• [Exercise objective] Set down each entry exactly as given; pictures should not appear in the copy.

(Items listed in a dataset)
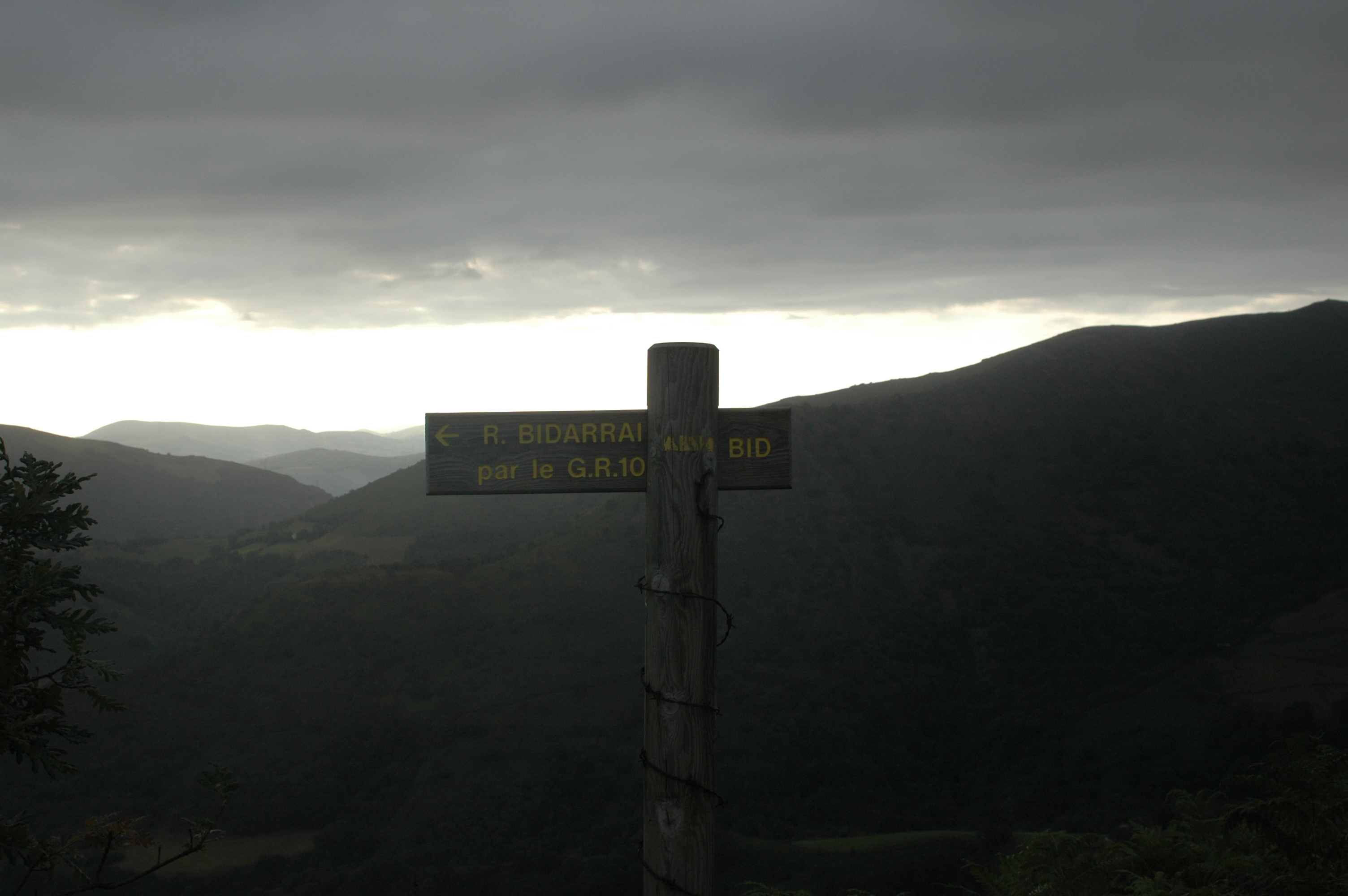 Bidarray, GR 10. Photo prise le 11/08/06 par Harrieta171
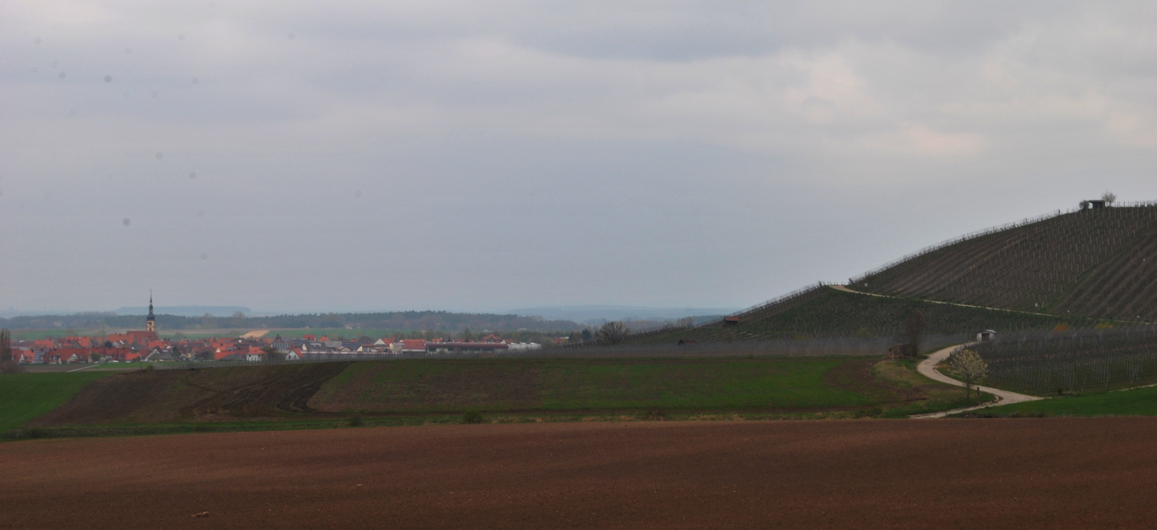 Abtswind mit Schildsberg
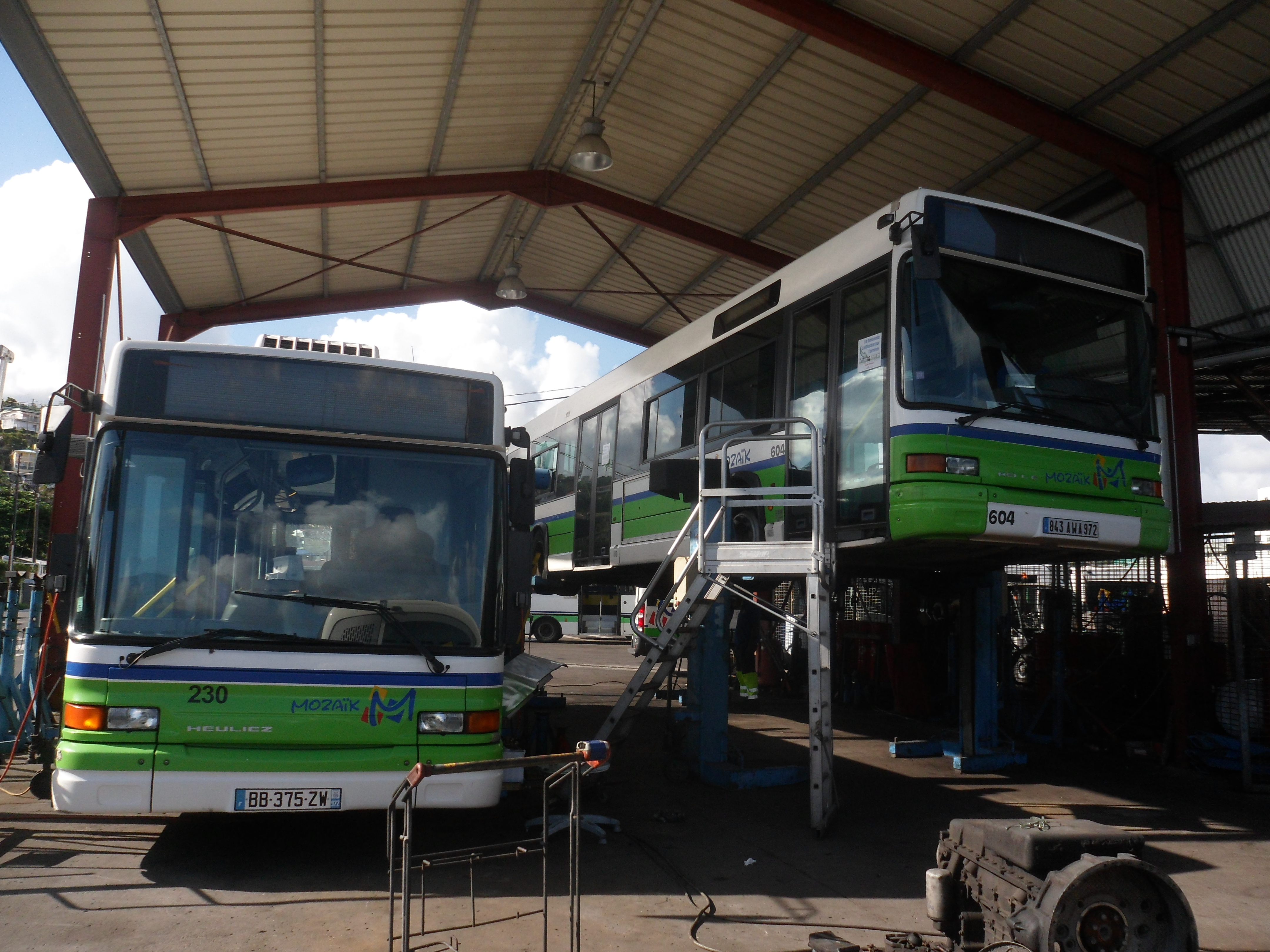 Vue sur l'atelier de maintenance du dépôt de Mozaïk, à Fort-de-France en Martinique.
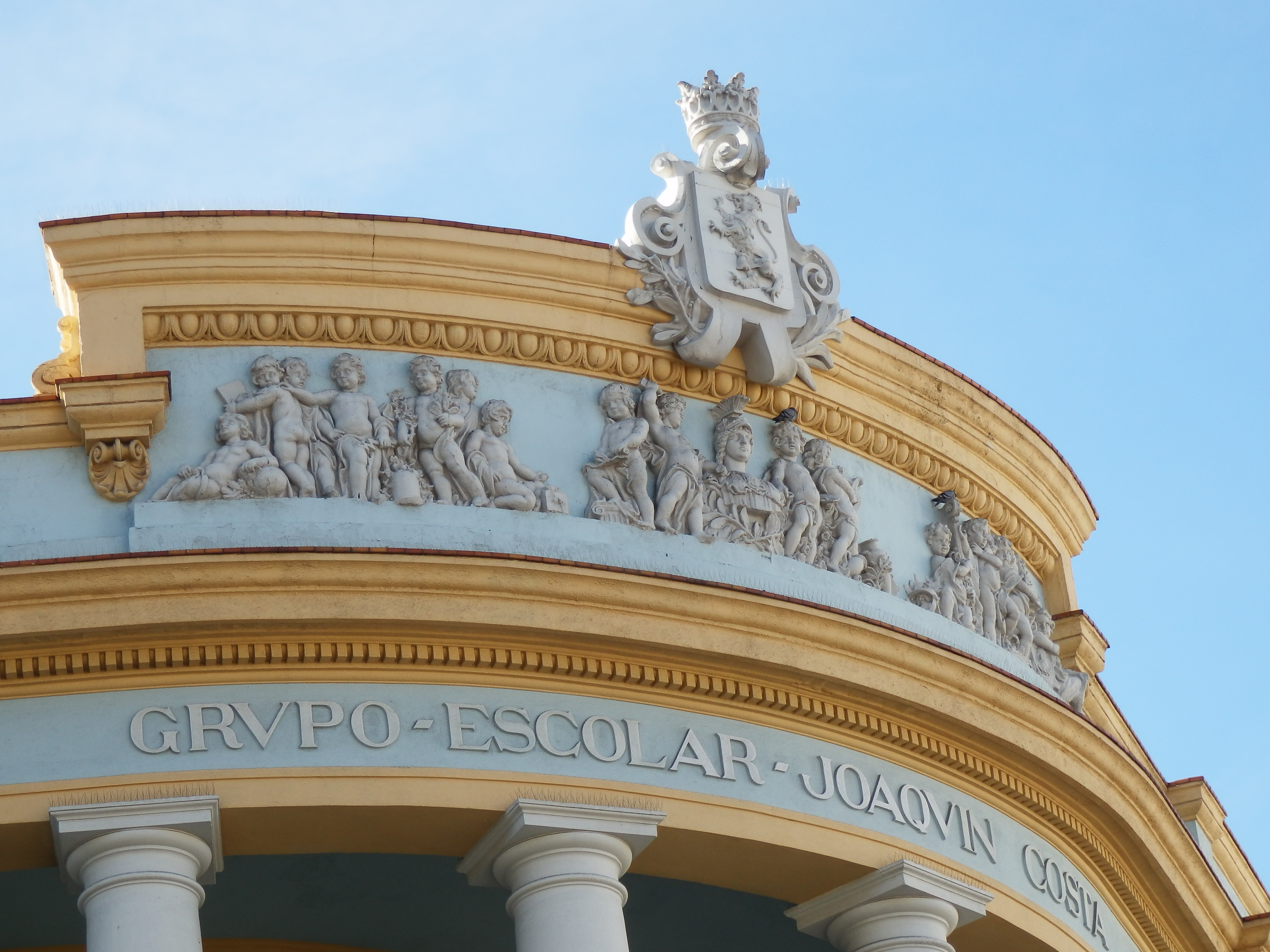 Grupo Escolar Joaquín Costa en la calle General Mayandía de Zaragoza.
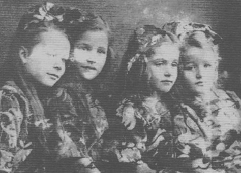 ゲオルグ・デ・ラランデとエディータの4人の娘 左から長女ウルズラ、次女オッティ、三女ユキ、四女ハイディ
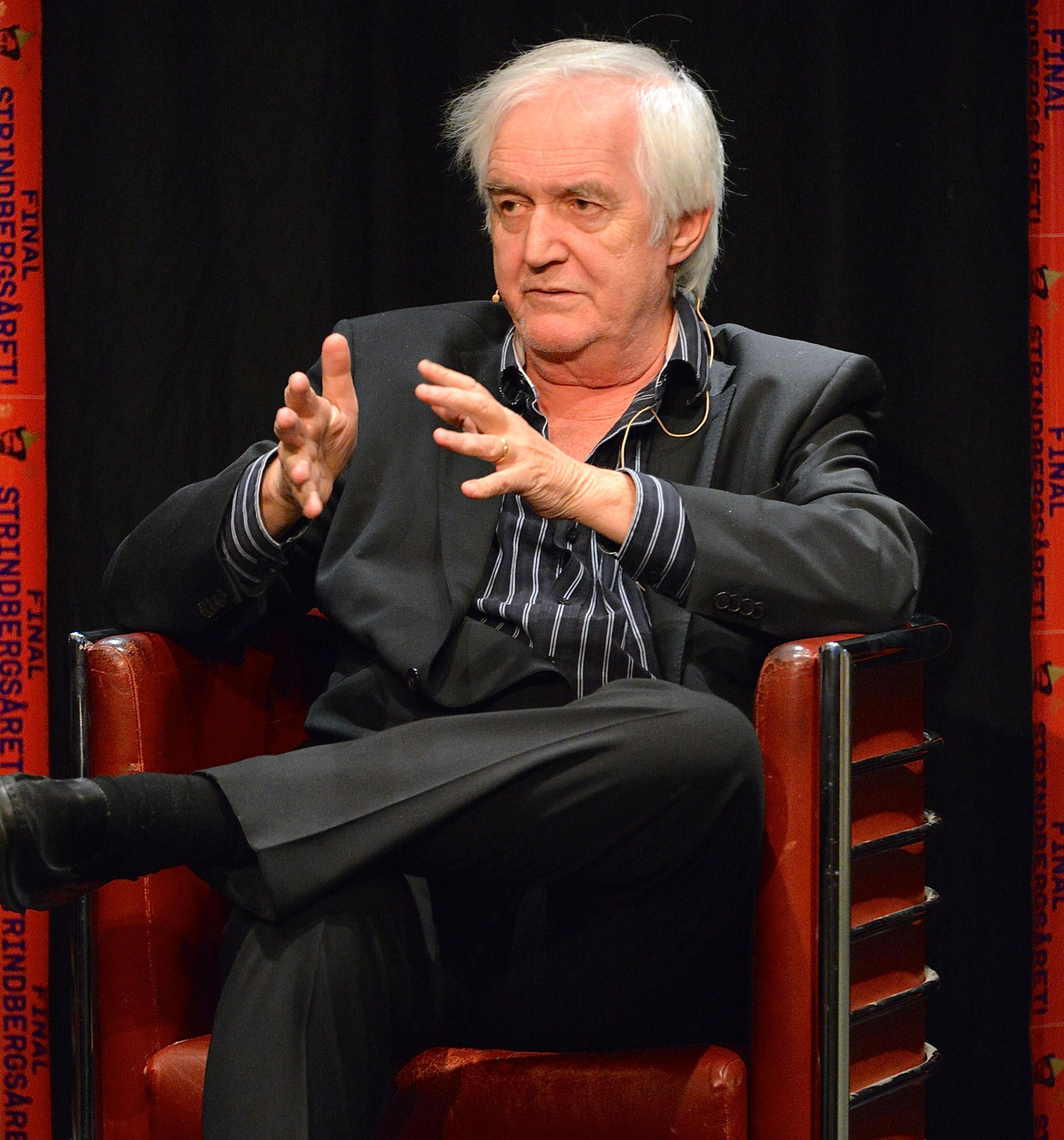 Henning Mankell i ett framträdande under Strindbergsårets sista dag, den 20 januari 2013 i Kulturhuset i Stockholm.

• [Answer area]
 Bidarray, GR 10. Photo prise le 11/08/06 par Harrieta171
 Abtswind mit Schildsberg
 Vue sur l'atelier de maintenance du dépôt de Mozaïk, à Fort-de-France en Martinique.
 Grupo Escolar Joaquín Costa en la calle General Mayandía de Zaragoza.
 ゲオルグ・デ・ラランデとエディータの4人の娘 左から長女ウルズラ、次女オッティ、三女ユキ、四女ハイディ
 Henning Mankell i ett framträdande under Strindbergsårets sista dag, den 20 januari 2013 i Kulturhuset i Stockholm.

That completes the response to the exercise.